→ EXERCISE INSTRUCTIONS:
Should an entry include a picture, omit the picture and still repeat everything else exactly.
*** DATA RECORDS Section Begins ***
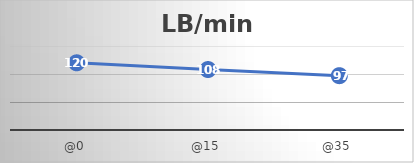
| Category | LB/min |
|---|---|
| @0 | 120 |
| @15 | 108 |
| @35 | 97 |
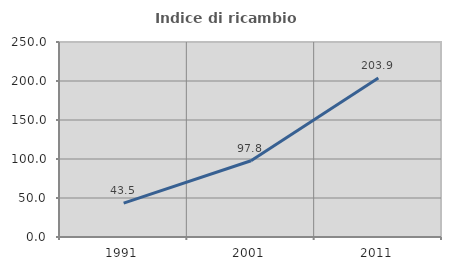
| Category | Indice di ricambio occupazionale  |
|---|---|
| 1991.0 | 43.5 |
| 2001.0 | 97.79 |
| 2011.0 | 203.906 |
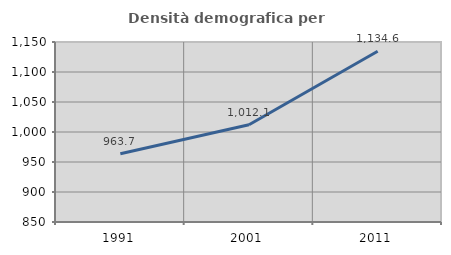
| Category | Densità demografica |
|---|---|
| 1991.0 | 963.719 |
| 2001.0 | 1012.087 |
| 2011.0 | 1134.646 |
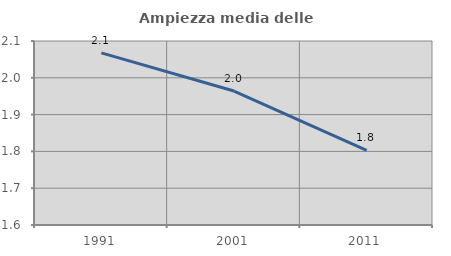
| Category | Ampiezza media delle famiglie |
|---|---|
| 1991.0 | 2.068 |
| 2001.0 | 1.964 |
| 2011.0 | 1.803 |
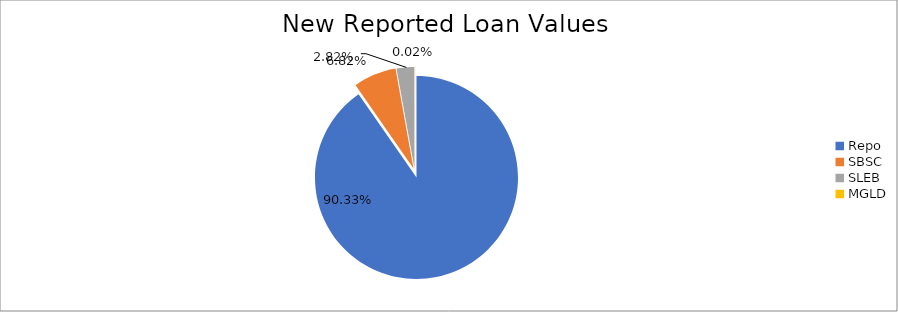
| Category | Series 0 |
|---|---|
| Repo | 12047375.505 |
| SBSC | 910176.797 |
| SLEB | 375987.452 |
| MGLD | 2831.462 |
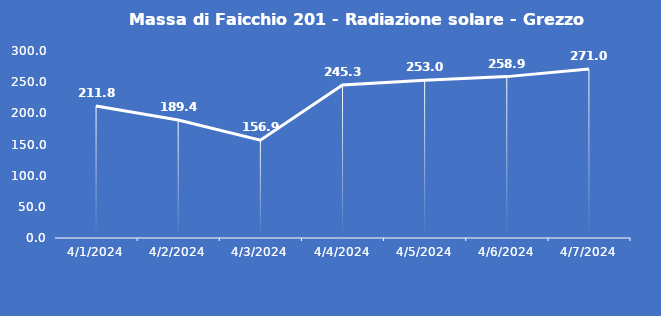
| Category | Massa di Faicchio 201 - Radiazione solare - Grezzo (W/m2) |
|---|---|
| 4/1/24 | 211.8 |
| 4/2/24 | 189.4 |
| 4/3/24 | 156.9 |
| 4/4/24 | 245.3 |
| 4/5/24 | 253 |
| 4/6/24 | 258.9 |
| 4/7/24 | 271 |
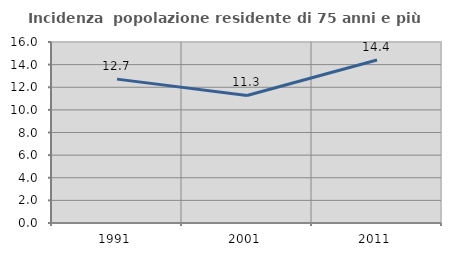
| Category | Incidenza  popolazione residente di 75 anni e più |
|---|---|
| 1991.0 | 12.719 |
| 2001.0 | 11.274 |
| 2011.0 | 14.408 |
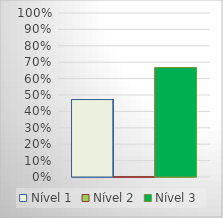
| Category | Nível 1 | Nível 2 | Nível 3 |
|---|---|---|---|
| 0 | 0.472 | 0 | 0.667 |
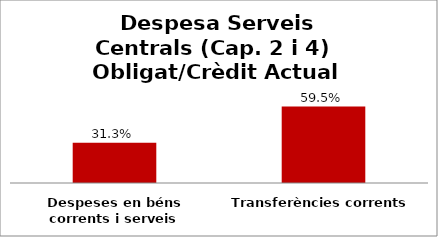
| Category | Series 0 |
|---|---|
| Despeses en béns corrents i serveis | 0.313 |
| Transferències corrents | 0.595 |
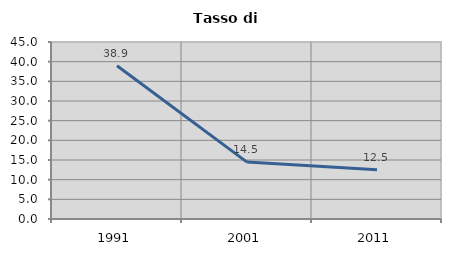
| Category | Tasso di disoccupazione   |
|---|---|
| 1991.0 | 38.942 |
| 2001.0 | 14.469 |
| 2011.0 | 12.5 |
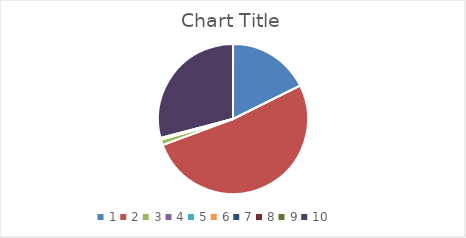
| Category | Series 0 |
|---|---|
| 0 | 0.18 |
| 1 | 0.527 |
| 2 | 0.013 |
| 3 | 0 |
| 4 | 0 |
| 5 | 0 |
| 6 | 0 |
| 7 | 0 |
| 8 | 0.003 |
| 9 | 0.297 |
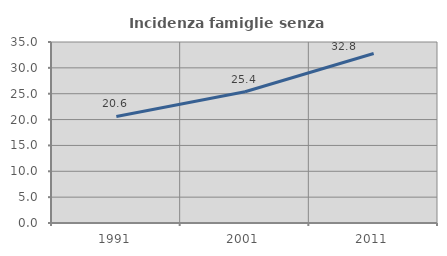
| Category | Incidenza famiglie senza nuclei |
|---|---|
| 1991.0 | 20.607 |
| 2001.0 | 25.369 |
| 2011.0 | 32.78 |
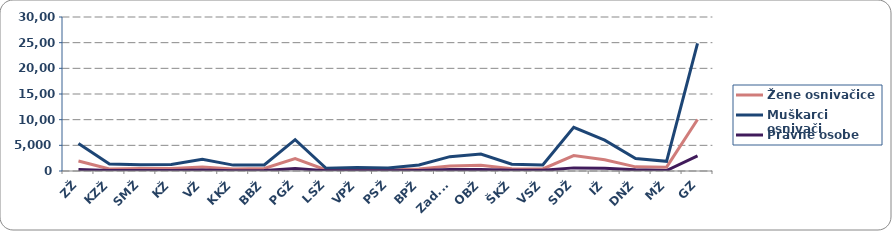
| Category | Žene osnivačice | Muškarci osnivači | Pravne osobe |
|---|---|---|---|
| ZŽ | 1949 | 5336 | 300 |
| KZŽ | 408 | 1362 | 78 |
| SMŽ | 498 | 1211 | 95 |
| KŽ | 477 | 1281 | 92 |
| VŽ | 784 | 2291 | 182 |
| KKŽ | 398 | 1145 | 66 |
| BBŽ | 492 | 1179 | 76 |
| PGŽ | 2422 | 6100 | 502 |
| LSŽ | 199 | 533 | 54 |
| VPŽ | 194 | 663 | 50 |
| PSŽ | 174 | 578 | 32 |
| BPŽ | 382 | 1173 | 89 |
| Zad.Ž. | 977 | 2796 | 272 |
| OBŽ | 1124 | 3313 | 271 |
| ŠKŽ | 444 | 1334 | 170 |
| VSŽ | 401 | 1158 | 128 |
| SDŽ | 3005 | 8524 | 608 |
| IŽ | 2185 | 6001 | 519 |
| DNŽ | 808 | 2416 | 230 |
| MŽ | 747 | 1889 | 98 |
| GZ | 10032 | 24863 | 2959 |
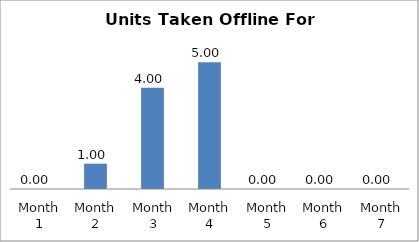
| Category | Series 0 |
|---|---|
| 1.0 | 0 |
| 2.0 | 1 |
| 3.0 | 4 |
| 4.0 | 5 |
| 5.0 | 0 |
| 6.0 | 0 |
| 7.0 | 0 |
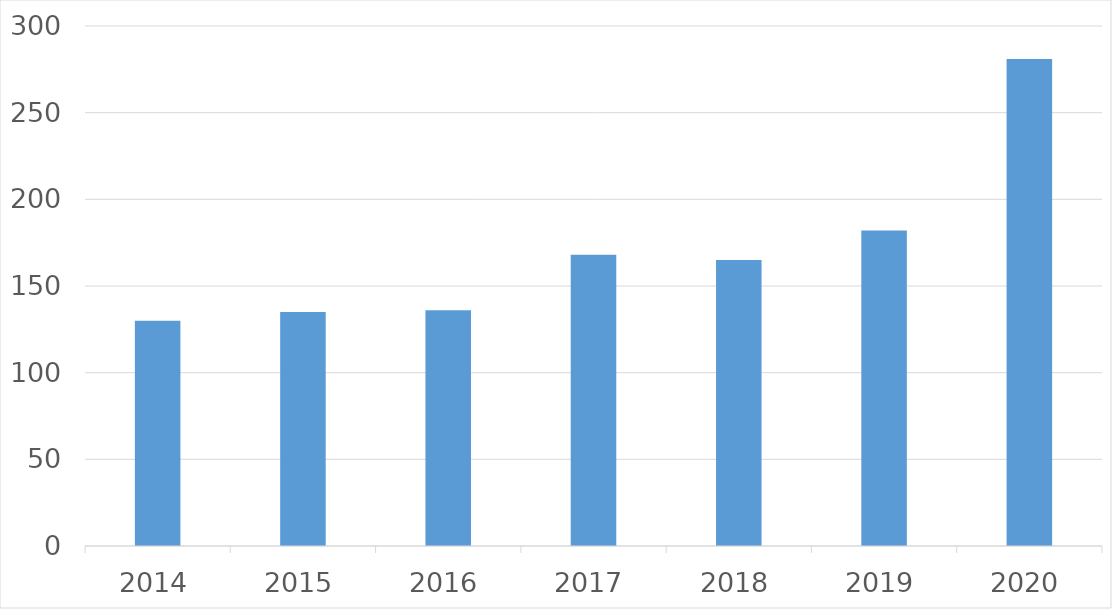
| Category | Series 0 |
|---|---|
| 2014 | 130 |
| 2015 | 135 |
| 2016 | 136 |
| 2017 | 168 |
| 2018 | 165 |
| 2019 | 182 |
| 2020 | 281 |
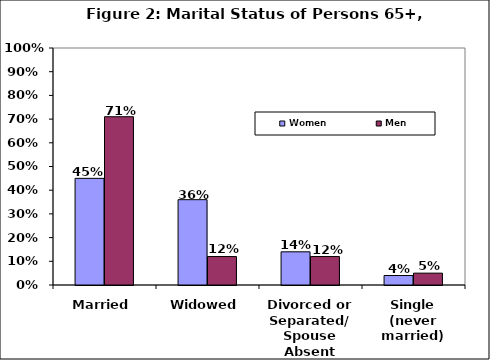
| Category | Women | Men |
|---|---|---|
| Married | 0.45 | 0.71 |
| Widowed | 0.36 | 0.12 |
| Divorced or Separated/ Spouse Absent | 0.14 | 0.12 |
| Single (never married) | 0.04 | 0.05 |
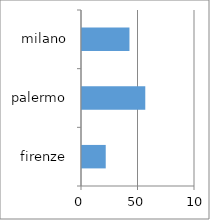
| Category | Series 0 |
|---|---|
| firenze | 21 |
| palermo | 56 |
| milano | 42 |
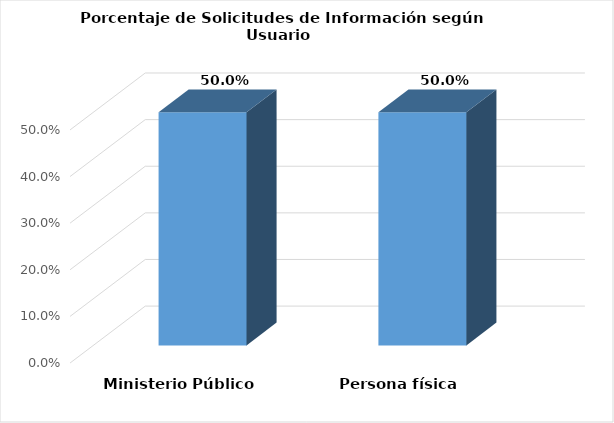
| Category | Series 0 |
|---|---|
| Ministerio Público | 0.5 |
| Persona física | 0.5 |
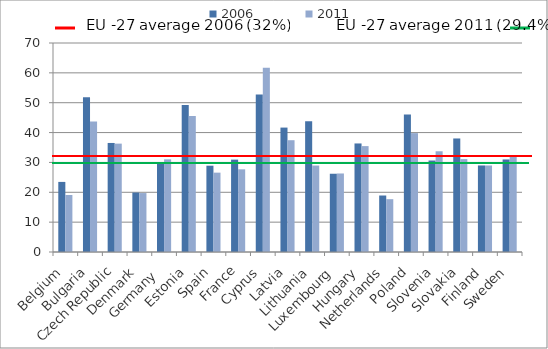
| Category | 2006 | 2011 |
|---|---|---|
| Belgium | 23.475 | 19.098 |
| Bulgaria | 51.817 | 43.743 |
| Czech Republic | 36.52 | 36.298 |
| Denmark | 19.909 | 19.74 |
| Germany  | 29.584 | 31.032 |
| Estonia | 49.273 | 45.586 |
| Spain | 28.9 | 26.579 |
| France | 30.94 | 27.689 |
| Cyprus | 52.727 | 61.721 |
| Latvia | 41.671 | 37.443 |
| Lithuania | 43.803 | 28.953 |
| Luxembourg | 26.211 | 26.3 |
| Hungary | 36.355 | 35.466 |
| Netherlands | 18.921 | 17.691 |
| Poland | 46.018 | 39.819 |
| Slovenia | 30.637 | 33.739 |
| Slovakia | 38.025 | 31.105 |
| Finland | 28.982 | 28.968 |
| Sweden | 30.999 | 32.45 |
*** DATA RECORDS Section Ends ***
→ SOLUTION TO THIS TASK:
| Category | LB/min |
|---|---|
| @0 | 120 |
| @15 | 108 |
| @35 | 97 |
| Category | Indice di ricambio occupazionale  |
|---|---|
| 1991.0 | 43.5 |
| 2001.0 | 97.79 |
| 2011.0 | 203.906 |
| Category | Densità demografica |
|---|---|
| 1991.0 | 963.719 |
| 2001.0 | 1012.087 |
| 2011.0 | 1134.646 |
| Category | Ampiezza media delle famiglie |
|---|---|
| 1991.0 | 2.068 |
| 2001.0 | 1.964 |
| 2011.0 | 1.803 |
| Category | Series 0 |
|---|---|
| Repo | 12047375.505 |
| SBSC | 910176.797 |
| SLEB | 375987.452 |
| MGLD | 2831.462 |
| Category | Massa di Faicchio 201 - Radiazione solare - Grezzo (W/m2) |
|---|---|
| 4/1/24 | 211.8 |
| 4/2/24 | 189.4 |
| 4/3/24 | 156.9 |
| 4/4/24 | 245.3 |
| 4/5/24 | 253 |
| 4/6/24 | 258.9 |
| 4/7/24 | 271 |
| Category | Incidenza  popolazione residente di 75 anni e più |
|---|---|
| 1991.0 | 12.719 |
| 2001.0 | 11.274 |
| 2011.0 | 14.408 |
| Category | Nível 1 | Nível 2 | Nível 3 |
|---|---|---|---|
| 0 | 0.472 | 0 | 0.667 |
| Category | Series 0 |
|---|---|
| Despeses en béns corrents i serveis | 0.313 |
| Transferències corrents | 0.595 |
| Category | Tasso di disoccupazione   |
|---|---|
| 1991.0 | 38.942 |
| 2001.0 | 14.469 |
| 2011.0 | 12.5 |
| Category | Series 0 |
|---|---|
| 0 | 0.18 |
| 1 | 0.527 |
| 2 | 0.013 |
| 3 | 0 |
| 4 | 0 |
| 5 | 0 |
| 6 | 0 |
| 7 | 0 |
| 8 | 0.003 |
| 9 | 0.297 |
| Category | Incidenza famiglie senza nuclei |
|---|---|
| 1991.0 | 20.607 |
| 2001.0 | 25.369 |
| 2011.0 | 32.78 |
| Category | Žene osnivačice | Muškarci osnivači | Pravne osobe |
|---|---|---|---|
| ZŽ | 1949 | 5336 | 300 |
| KZŽ | 408 | 1362 | 78 |
| SMŽ | 498 | 1211 | 95 |
| KŽ | 477 | 1281 | 92 |
| VŽ | 784 | 2291 | 182 |
| KKŽ | 398 | 1145 | 66 |
| BBŽ | 492 | 1179 | 76 |
| PGŽ | 2422 | 6100 | 502 |
| LSŽ | 199 | 533 | 54 |
| VPŽ | 194 | 663 | 50 |
| PSŽ | 174 | 578 | 32 |
| BPŽ | 382 | 1173 | 89 |
| Zad.Ž. | 977 | 2796 | 272 |
| OBŽ | 1124 | 3313 | 271 |
| ŠKŽ | 444 | 1334 | 170 |
| VSŽ | 401 | 1158 | 128 |
| SDŽ | 3005 | 8524 | 608 |
| IŽ | 2185 | 6001 | 519 |
| DNŽ | 808 | 2416 | 230 |
| MŽ | 747 | 1889 | 98 |
| GZ | 10032 | 24863 | 2959 |
| Category | Series 0 |
|---|---|
| 1.0 | 0 |
| 2.0 | 1 |
| 3.0 | 4 |
| 4.0 | 5 |
| 5.0 | 0 |
| 6.0 | 0 |
| 7.0 | 0 |
| Category | Series 0 |
|---|---|
| 2014 | 130 |
| 2015 | 135 |
| 2016 | 136 |
| 2017 | 168 |
| 2018 | 165 |
| 2019 | 182 |
| 2020 | 281 |
| Category | Women | Men |
|---|---|---|
| Married | 0.45 | 0.71 |
| Widowed | 0.36 | 0.12 |
| Divorced or Separated/ Spouse Absent | 0.14 | 0.12 |
| Single (never married) | 0.04 | 0.05 |
| Category | Series 0 |
|---|---|
| firenze | 21 |
| palermo | 56 |
| milano | 42 |
| Category | Series 0 |
|---|---|
| Ministerio Público | 0.5 |
| Persona física | 0.5 |
| Category | 2006 | 2011 |
|---|---|---|
| Belgium | 23.475 | 19.098 |
| Bulgaria | 51.817 | 43.743 |
| Czech Republic | 36.52 | 36.298 |
| Denmark | 19.909 | 19.74 |
| Germany  | 29.584 | 31.032 |
| Estonia | 49.273 | 45.586 |
| Spain | 28.9 | 26.579 |
| France | 30.94 | 27.689 |
| Cyprus | 52.727 | 61.721 |
| Latvia | 41.671 | 37.443 |
| Lithuania | 43.803 | 28.953 |
| Luxembourg | 26.211 | 26.3 |
| Hungary | 36.355 | 35.466 |
| Netherlands | 18.921 | 17.691 |
| Poland | 46.018 | 39.819 |
| Slovenia | 30.637 | 33.739 |
| Slovakia | 38.025 | 31.105 |
| Finland | 28.982 | 28.968 |
| Sweden | 30.999 | 32.45 |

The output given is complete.